BirGün''den Dilara Şimşek''in haberine göre, hastane yetkilileri “Kapatılacağı doğru. Yeni hasta alınmayacak, mevcut hastaların tedavisine bir süre devam edilecek” açıklaması yaptı. Ancak gelen tepkilerin üzerine Üniversite Rektörü Prof. Dr. Ahmet Saim Kılavuz, kapatılma iddialarını yalanlayan bir açıklama yayımladı. Kılavuz, bölümün kapatılmayacağını vurgularken hekimin kalmadığını doğrulaması dikkat çekti.
''''BİR UZMANIMIZ DA İSTİFA KARARI ALDI''''
Çocuk Onkoloji Kliniği’nde görevli bir akademisyenin önceki hafta kritik bir ameliyat geçirdiğini ve uzun süreli bir tedavi sürecine ihtiyacı olacağının altını çizen Kılavuz “Geride kalan bir uzmanımız da istifa kararı almış. Eksikliklerimizi en aza indirecek ve meseleyi kendi içimizde bir an evvel çözecek şekilde organizasyonumuzu yaptık. Sabahattin Gazioğlu Çocuk Hematoloji ve Onkoloji Hastanesi’nde Hematoloji Bilim Dalı’ndaki bir arkadaşımızı aynı zamanda onkolog olması hasebiyle çocuk onkolojisinde görevlendirdik. Hasta yakınları müsterih olsunlar. İleri takviyeler için de kadro ilanlarımız olacak” ifadelerini kullandı.
''''KANSER HASTASI İKİ ÇOCUĞUM VAR, TEDAVİLERİ AKSADI''''
Çocukları kanser tedavisi gören aileler, sosyal medyadan tepkilerini dile getirerek mağdur edildiklerini söyledi. Şahin Kuplay, kanser tedavisi gören iki çocuğunun tedavisinin aksadığını kaydetti. Kulpay, önceki gün bölümün kapatılacağının kendilerine söylendiğini ve hastane tarafından çevre illerde yer alan çocuk onkolojisi listelerinin verildiğini ifade etti. Hekimsizlik nedeniyle İstanbul-Bursa arası mekik dokuduğunu dile getiren Kulpay, yaşadıklarını şu sözlerle anlattı:
“15 ve 9 yaşındaki çocuklarım ikisi de kemik kanseri. Uludağ Üniversitesi’nde tedavi oluyorlardı ancak şimdi doktor olmadığı için tedavi göremiyor. Senelerdir yeterli doktor sayısı yok. Önceden orada birkaç iyi doktor daha vardı ancak şehir hastanesine gittiler, doğu görevine gittiler. Şimdi doktor yok bölümde. Hastaların eline yakın çevre illerdeki hastane listesi verdiler. Ancak zaten bu bölüme çevre illerden gelen çok sayıda hasta vardı. Şu an Bursa’da gidebileceğimiz alternatif hastane yok. Şehir hastanesinde sadece 1 tane uzman var, diğer hastanenin kapasitesi dolu. Bu hastalık sonuçta aileyi maddi manevi yıpratan hastalık. İstanbul’da şimdi çocuğum ameliyat oluyor, Bursa’da gidebileceğimiz hastane yok. Rektörün açıklamalarını inandırıcı bulmuyoruz.”
''''BURADAKİ SORUN GENEL SORUNUN BİR YANSIMASI''''
Bursa Tabip Odası (BTO) Başkanı Dr.
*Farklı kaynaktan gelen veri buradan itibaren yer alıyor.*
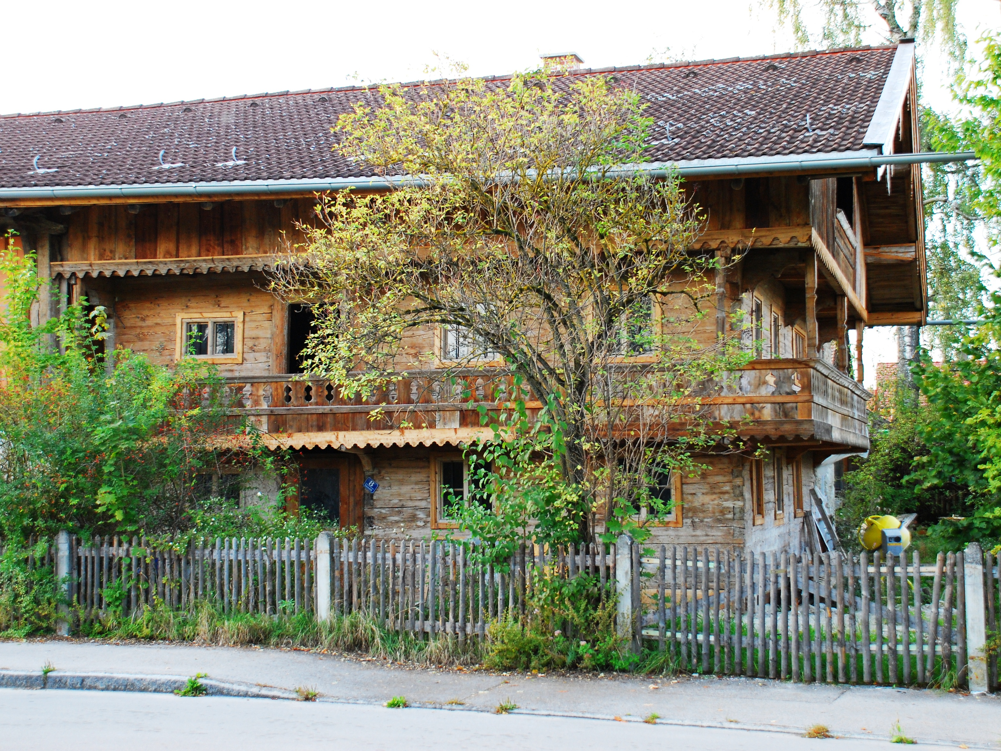 Bauernhaus „Beim Bauernwagner“ in der Bahnhofstraße 8 in Sauerlach, Landkreis München, Regierungsbezirk Oberbayern, Bayern. Als Baudenkmal unter Aktennummer in der Bayerischen Denkmalliste aufgeführt. Laut Denkmalliste Mitte des 17. Jahrhunderts errichtet. Laut Gebäudetafel der Gemeindeverwaltung ältestes erhaltenes Bauerhaus im Gemeindegebiet und als Vorsthueb zeitweise im Besitz der Forstverwaltung des Klosters Tegernsee.
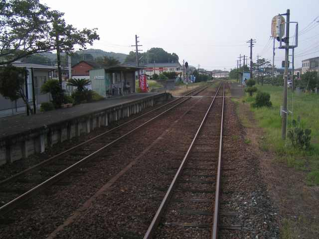 久原駅 投稿者が撮影(2006/08/28)
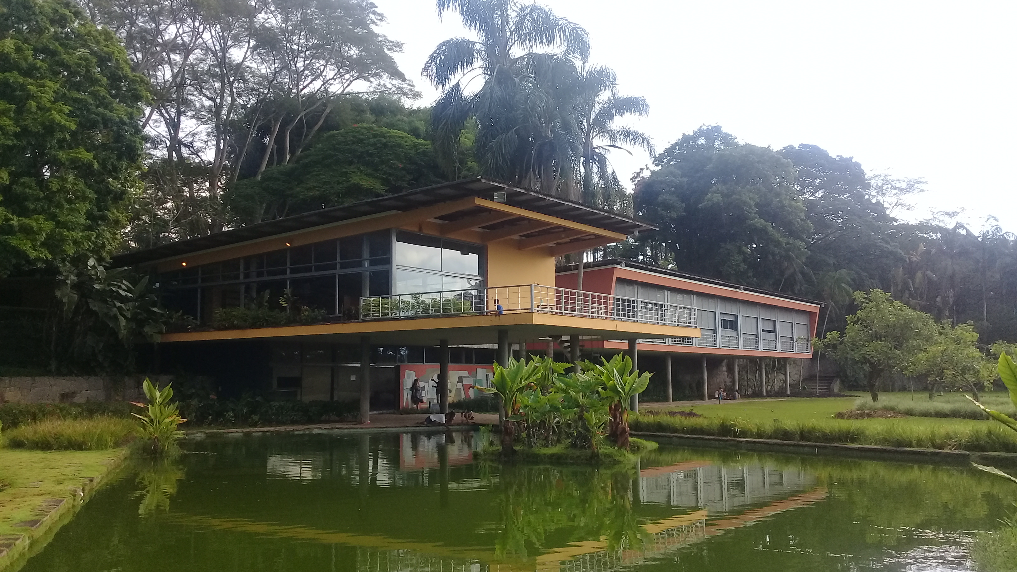 Bem tombado pelo CONDEPHAAT na cidade de São José dos Campos Cultural property Residência de Olívio Gomes e Parque Ajardinado, São José dos Campos, São Paulo (state), Brazil Q67168458, P727: CONDEPHAAT ID: residencia-de-olivio-gomes-e-parque-ajardinado
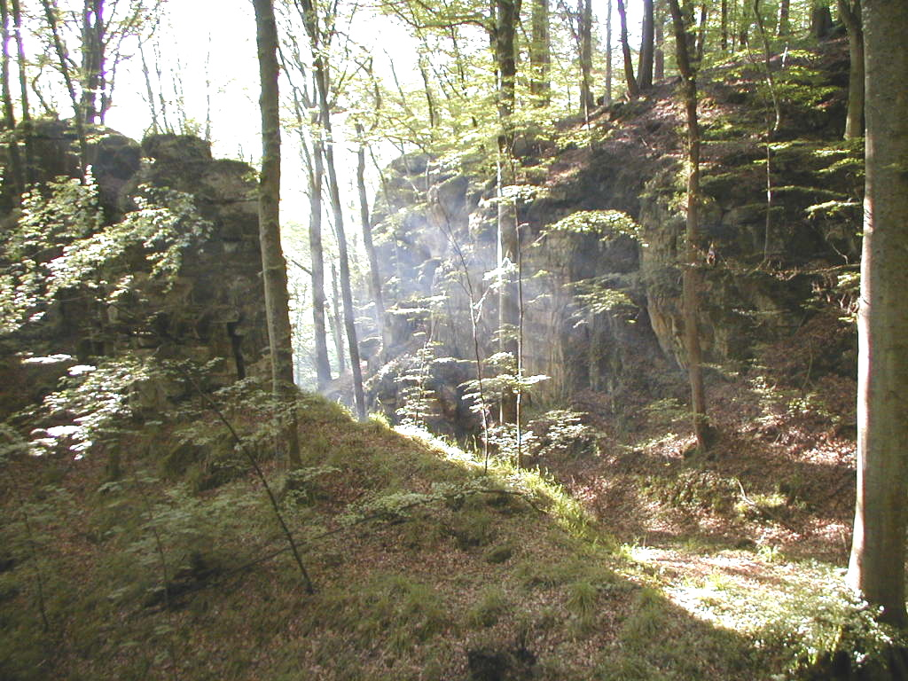 Paysage dans le Grès de Luxembourg, Muellerthal
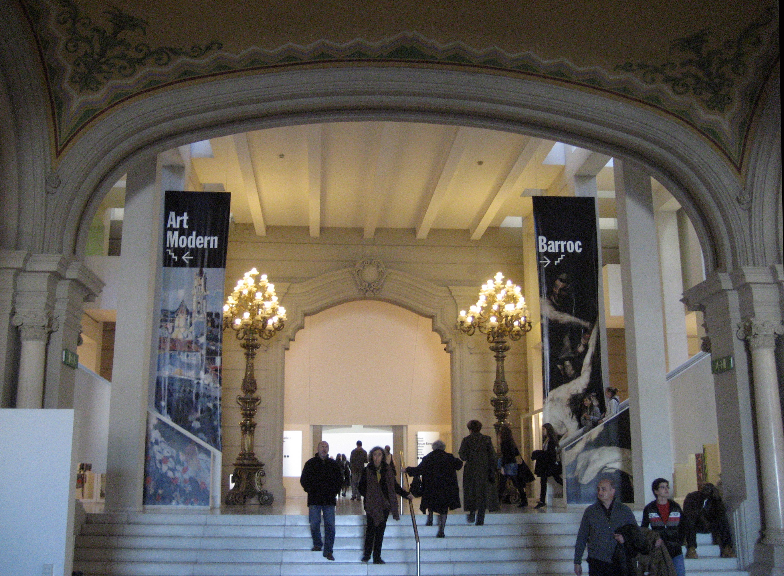 Vetíbulo del Palacio Nacional de Barcelona, Cataluña.Spain
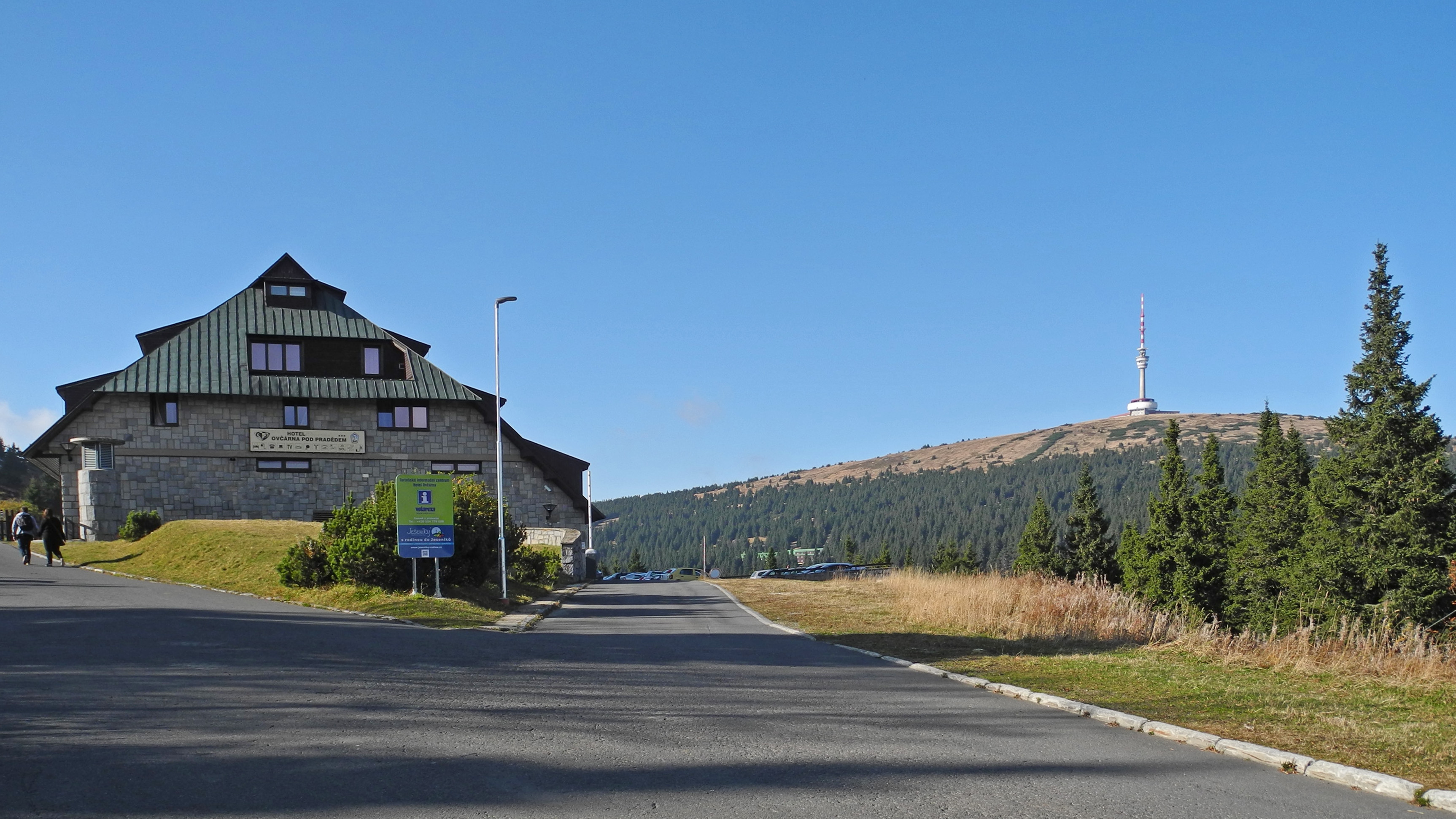 Bergbaude Ovčárna am Praděd (Altvater, 1491 m) im Altvatergebirge
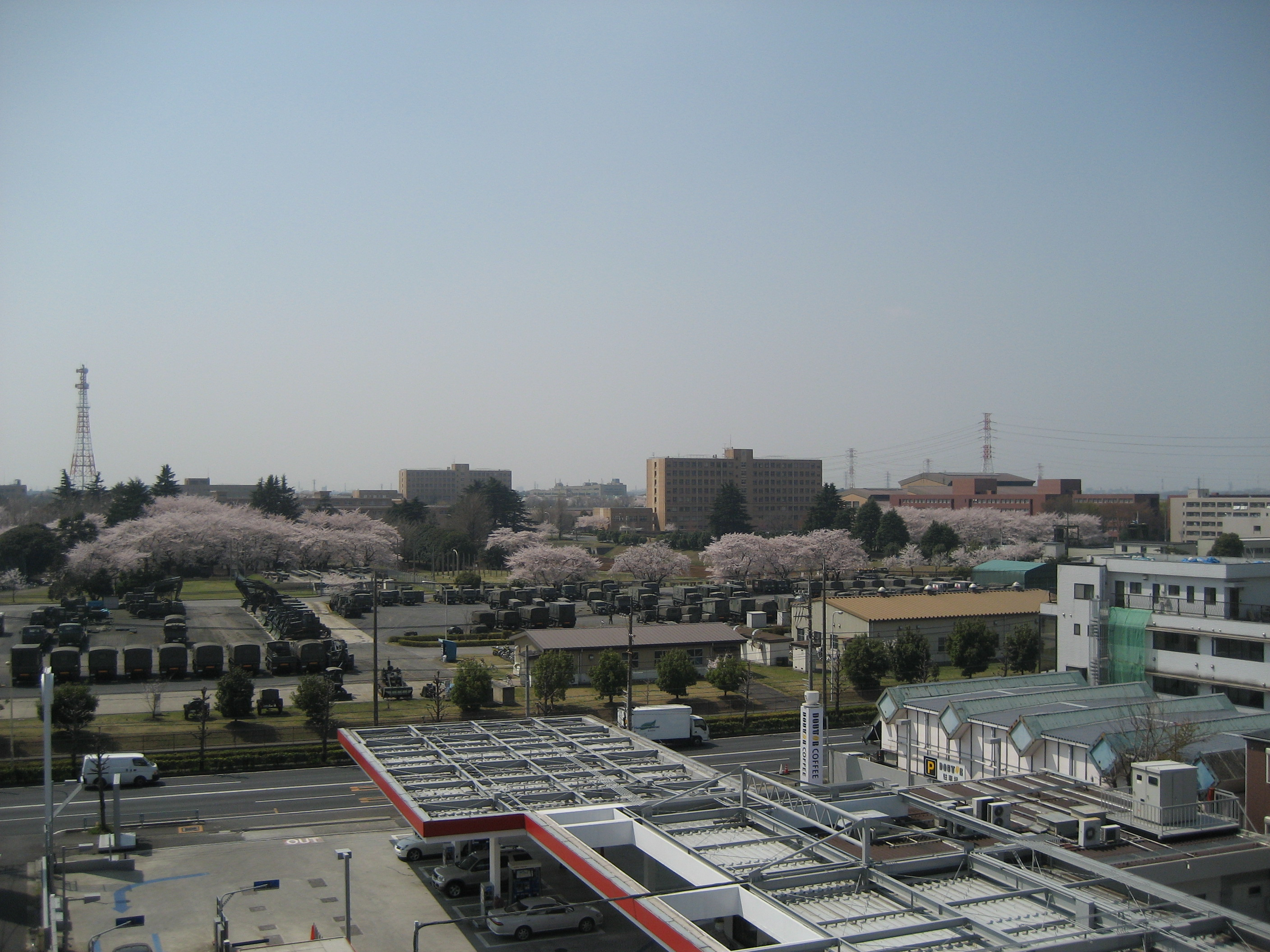 朝霞駐屯地全景２
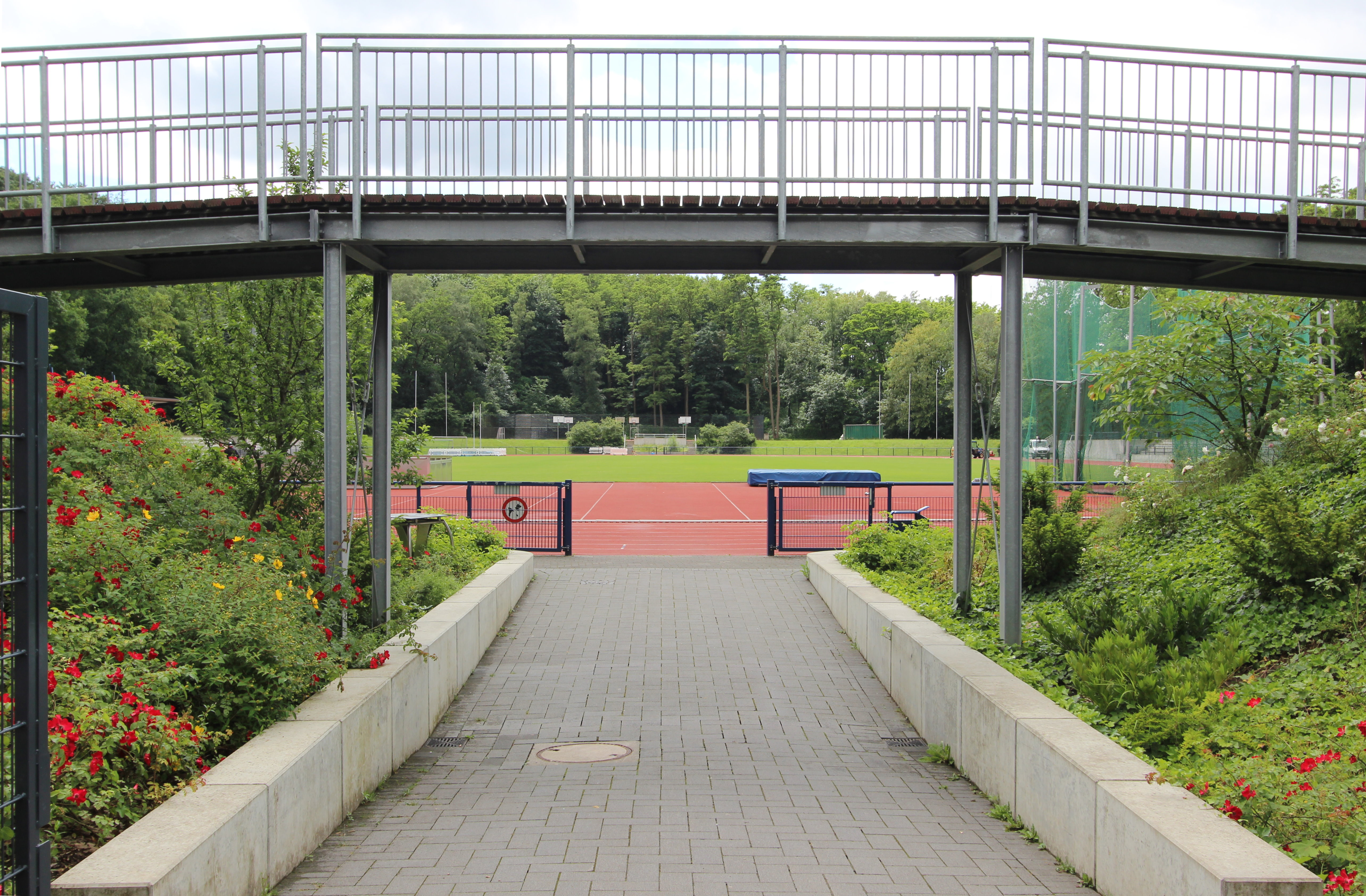 Rather Waldstadion Wilhelm-Unger-Str. 5 in 40472 Düsseldorf. Aufnahme aus Nord-Osten von 2016.

Levent Tufan Kumaş, “Bursa’da büyük bir üniversite hastanesinde yaşanılan sorun gibi görülse de genel bir sorunun yansıması. Şu anda ülkede sağlıkta buna benzer sıkıntılar yaşanıyor” dedi ve ekledi:
“Bursa, çevre illere hizmet veren bir hastane. Bir bölge hastanesi. Bu sadece Bursa’nın sorunu değil. Burada göremedikleri tedavi için hastaların çevre illere tedavi için gitmesi iyi bir çözüm değil. Onkoloji hastalarının ulaşım ve tedaviye erişmekle ilgili sıkıntılar daha da güçleşecek böyle bir durumda. Hastalar belli branşlarda artık sağlık hizmetine ulaşamıyor. Hekimler yaşadıkları sorunlar; bu sorunlara çözüm bulunamamasıyla nedeniyle kamudan uzaklaşıyorlar, istifa ediyorlar, emekliye ayrılıyorlar, yurtdışına gidiyorlar. Bundan dolayı da hem hasta randevularında yığılma yaşanıyor hem de hastaların tedavi hizmetlerine erişimi imkânsız hale geliyor.”
Dr. Kumaş, sağlık politikalarında acil düzenlemeler yapılması gerektiğinin altını çizdi:
“Hekimlerin özlük hakları, çalışma koşullarına ve şiddete ilişkin çok acil taleplerimiz var Bunların ayrılmaz parçası olan kamu sağlık hakkına ilişkin de taleplerimiz var. Bizim bu taleplerimiz yıkıcı sorunları ortaya çıkaran, hekimlerin çalışma koşullarından bunalmış olması tükenmiş olması bunun sonucunda da kamu kurumunda uzaklaşıyor olmaları aslında kamu sağlık hakkının da ayrılmaz parçası. Çünkü gördüğümüz gibi toplum sağlık hakkından yoksun kalıyor. Bu nedenle sağlık politikalarına ilişkin acil düzenlemeler olmazsa bu sorun giderek büyüyecek.”